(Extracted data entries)
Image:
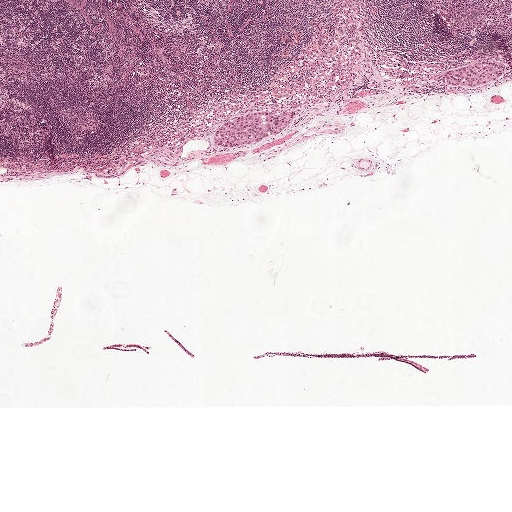
H&E-stained section of a sentinel lymph node (breast cancer), from a whole-slide image, viewed at about 2.5×: the field is about 2.0 mm across, about 3.9 µm per pixel.
Question:
Does this lymph node field contain metastatic tumour?
Answer:
Yes.
Two metastatic tumour regions, each outlined as a closed clockwise path in crop pixels (x, y), largest first: region 1: (289, 107), (295, 108), (294, 116), (287, 130), (273, 139), (231, 146), (221, 145), (213, 140), (212, 132), (215, 125), (242, 112), (256, 108), (278, 111); region 2: (475, 60), (490, 62), (503, 66), (505, 74), (496, 83), (475, 91), (454, 89), (438, 79), (437, 75), (440, 70).
Under 5% of the image area is annotated as tumour.
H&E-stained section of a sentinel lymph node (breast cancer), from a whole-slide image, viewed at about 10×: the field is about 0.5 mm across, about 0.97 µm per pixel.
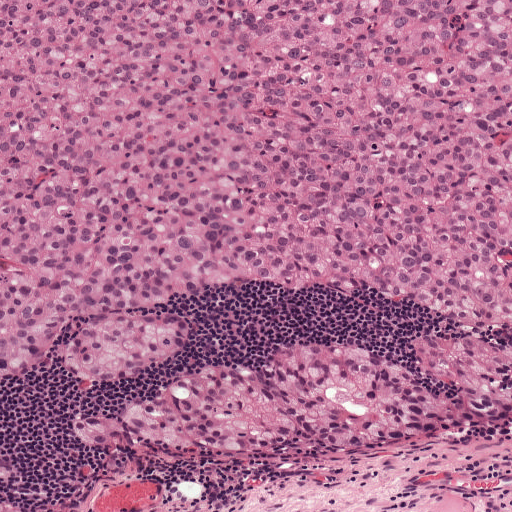
Three metastatic tumour regions, each outlined as a closed clockwise path in crop pixels (x, y), largest first: region 1: (0, 0), (511, 0), (511, 427), (215, 466), (118, 458), (56, 427), (253, 350), (404, 346), (407, 313), (323, 298), (174, 303), (196, 337), (128, 387), (68, 392), (58, 374), (0, 398); region 2: (0, 441), (17, 452), (22, 472), (4, 479), (0, 478); region 3: (0, 498), (1, 498), (28, 505), (29, 511), (0, 511).
The annotated tumour makes up about 80% of the crop.
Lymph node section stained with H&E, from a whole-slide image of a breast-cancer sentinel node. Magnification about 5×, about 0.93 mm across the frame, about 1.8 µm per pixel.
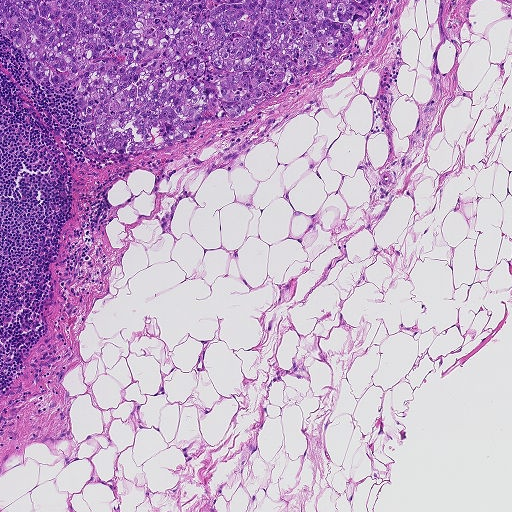
One metastatic tumour region; its boundary, reduced to 13 corners and listed clockwise: (0, 0), (379, 0), (348, 46), (301, 83), (237, 118), (203, 123), (191, 141), (155, 152), (96, 148), (77, 109), (79, 82), (42, 84), (2, 36).
The annotated tumour makes up about 15% of the crop.
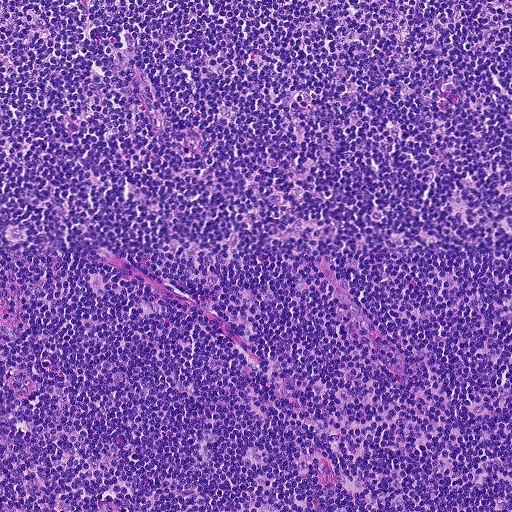
Lymph node section stained with H&E, from a whole-slide image of a breast-cancer sentinel node. Magnification about 10×, about 0.46 mm across the frame, about 0.9 µm per pixel.
Question: Is there metastatic carcinoma in this field?
Answer: No, this field holds no outlined metastasis.
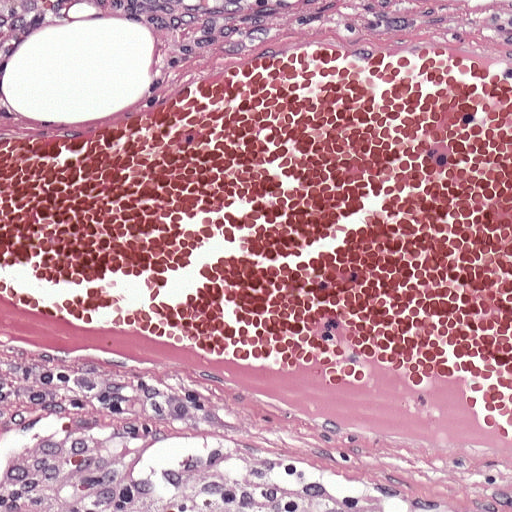
This is a crop of a whole-slide image: an H&E-stained breast-cancer sentinel lymph node section at roughly 20× magnification (about 0.49 µm per pixel; the crop spans about 0.25 mm).
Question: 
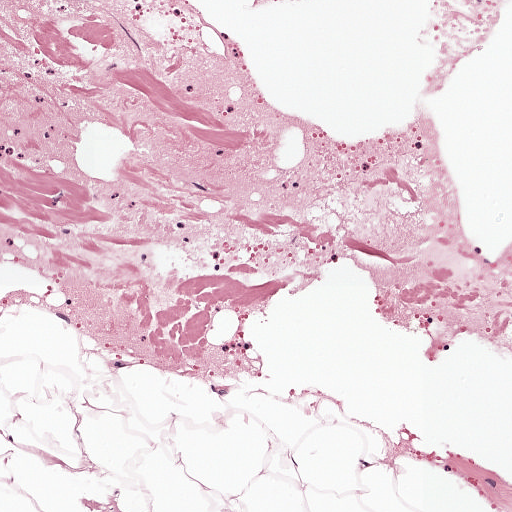
About what magnification does this crop show?

Choices:
 (A) about 10×
 (B) about 20×
 (C) about 40×
 (D) about 2.5×
 (E) about 5×

Answer: (A) about 10×
H&E-stained section of a sentinel lymph node (breast cancer), from a whole-slide image, viewed at about 10×: the field is about 0.5 mm across, about 0.97 µm per pixel.
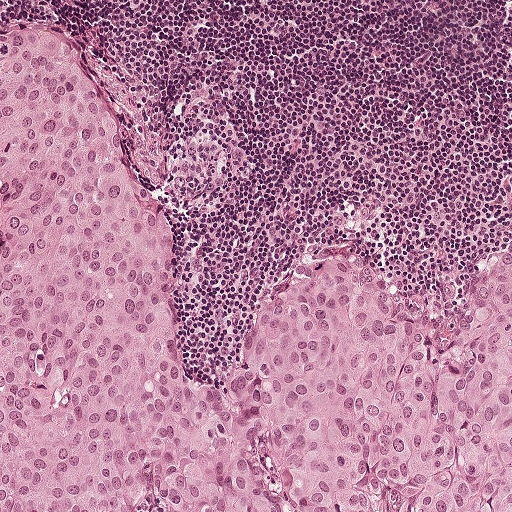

### To do:
Please transcribe, with no additions, the lines starting at the one that contains "(C) about 40×" and running through the last line of the entries, inclusive. Leave the pictures out.

### Answer to this task:
 (C) about 40×
 (D) about 2.5×
 (E) about 5×

Answer: (A) about 10×
H&E-stained section of a sentinel lymph node (breast cancer), from a whole-slide image, viewed at about 10×: the field is about 0.5 mm across, about 0.97 µm per pixel.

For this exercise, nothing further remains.